We thank I. Polti, J.B. Julian, R. Epstein and A. Bartels for providing imaging and eye-tracking data that were used in the present work. We further thank C.I. Baker and C. Barry for helpful discussions and J.B. Julian and C.I. Baker for comments on an earlier version of this manuscript. This work is supported by the European Research Council (ERC-CoG GEOCOG 724836). C.F.D.’s research is further supported by the Max Planck Society, the Kavli Foundation, the Centre of Excellence scheme of the Research Council of Norway, Centre for Neural Computation (223262/F50), The Egil and Pauline Braathen and Fred Kavli Centre for Cortical Microcircuits and the National Infrastructure scheme of the Research Council of Norway, NORBRAIN (197467/F50).

Author information

Authors and Affiliations

Authors

Contributions

M.F. and M.N. conceptualized the present work, developed the decoding pipeline and analyzed the data with input from C.F.D. M.F. wrote the key model implementation code with help from M.N. M.N. acquired most and analyzed all datasets, visualized the results and wrote the manuscript with help from M.F. M.F., M.N. and C.F.D. discussed the results and contributed to the manuscript. M.F. and M.N. share first authorship. M.N. and C.F.D. share senior authorship.

Corresponding authors

Correspondence to Markus Frey or Matthias Nau.

Ethics declarations

Competing interests

The authors declare no competing interests.

Additional information

Peer review information Nature Neuroscience thanks the anonymous reviewers for their contribution to the peer review of this work.

Publisher’s note Springer Nature remains neutral with regard to jurisdictional claims in published maps and institutional affiliations.

Extended data

Extended Data Fig. 1 Predicted error (PE) correlates with the Euclidean error between real and predicted gaze positions.

This allows to filter the test set post-decoding based on estimated reliability. A) Results plotted for models trained and tested using the fixation target coordinates. B) Results plotted for models trained and tested using labels acquired using camera-based eye tracking. A, B) We plot single-participant data (dots) with regression line as well group-level Whisker-box-plots (central line: median, box: 25th and 75th percentile, whisker: all data points not considered outliers, outliers: data points outside 1.5x interquartile range). Participants were split into 80% most reliable (Low PE, blue) and 20% least reliable participants (high PE, orange). All scores expressed in visual degrees.

Source data

Extended Data Fig. 2 Quantifying gaze decoding in high predicted error and out-of-sample participants.

A) Gaze decoding group results expressed as the coefficient-of-determination (R2).
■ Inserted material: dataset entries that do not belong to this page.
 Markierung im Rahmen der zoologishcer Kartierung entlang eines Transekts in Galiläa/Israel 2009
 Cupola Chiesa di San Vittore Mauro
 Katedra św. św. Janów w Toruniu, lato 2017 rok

Top panel shows gaze decoding expressed as the R2-score implemented in scikit-learn40 between the true and decoded gaze trajectory for the five key datasets featuring fixations, 3x smooth pursuit and visual search. Note that R2 can range from negative infinity to one. Participants are color coded according to predicted error (PE). We plot Whisker-box-plots for Low-PE participants (central line: median, box: 25th and 75th percentile, whisker: all data points not considered outliers, outliers: data points outside 1.5x interquartile range) and single-participant data for all (dots). (B) Group-average spread of decoded positions around true positions collapsed over time in visual degrees for participants with high predicted error (orange dots in A).

Source data

Extended Data Fig. 3 Model evaluation across different decoding schemes.
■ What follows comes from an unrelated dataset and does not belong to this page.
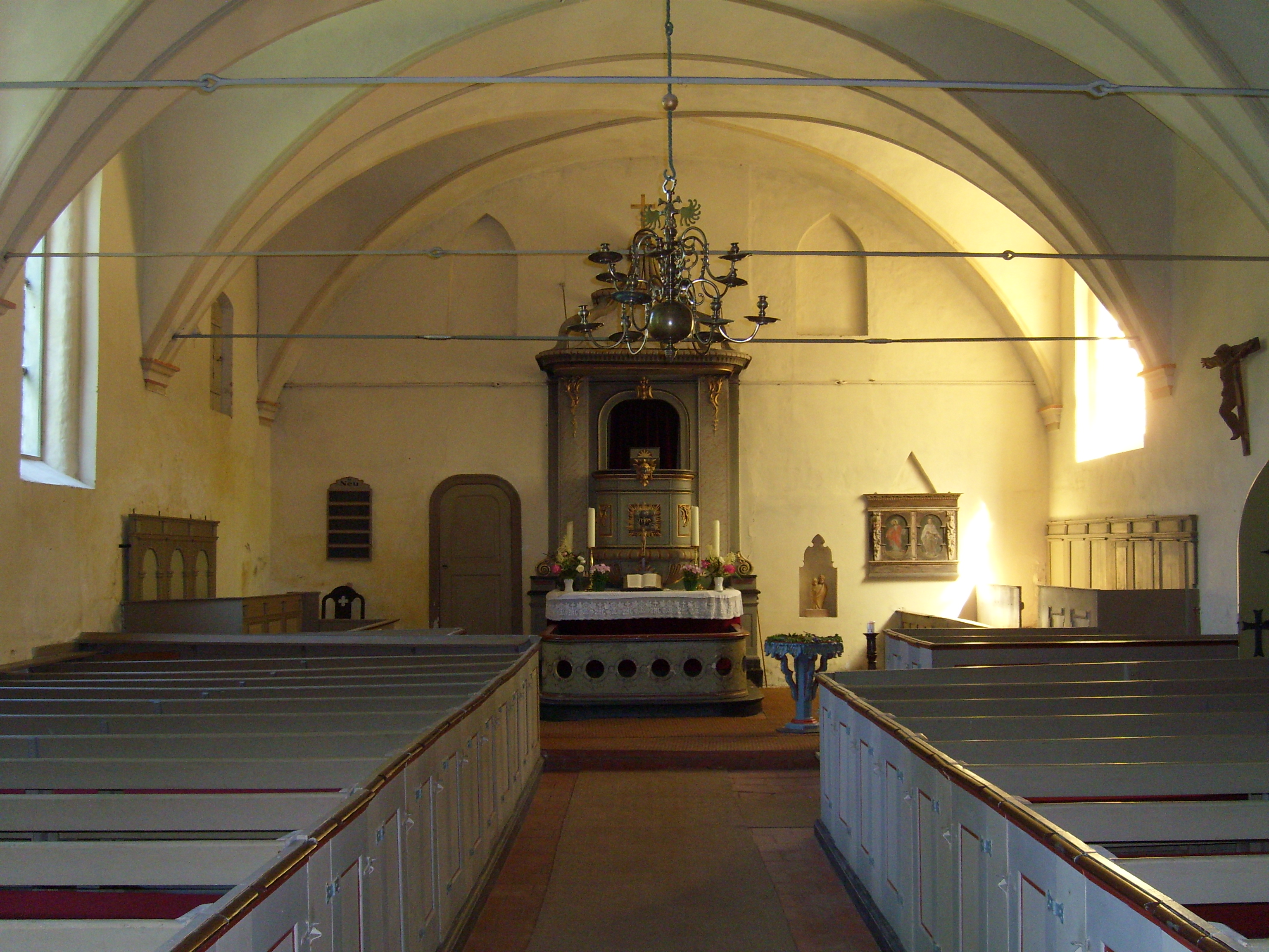 Die Heilig-Kreuz-Kirche in Kemnitz von innen

A) Within-participant gaze decoding obtained by training and testing the model on different data partitions of all participants within a dataset. B) Across-dataset gaze decoding obtained using leave-one-data-set-out cross-validation. We plot the R2-score as implemented in scikit-learn40 between true and decoded gaze trajectory for the five key datasets featuring fixations, 3x smooth pursuit and visual search. Note that R2 can range from negative infinity to one. The results of datasets 1-3 were obtained using the fixation target labels, the ones of datasets 4-5 were obtained using camera-based eye tracking labels. Participants are color coded according to predicted error (PE). A, B) We plot Whisker-box-plots for Low-PE participants (central line: median, box: 25th and 75th percentile, whisker: all data points not considered outliers, outliers: data points outside 1.5x interquartile range) and single-participant data for all (dots).

Source data

Extended Data Fig. 4 Model performance evaluated before and after exclusion of volumes with unreliable decoding.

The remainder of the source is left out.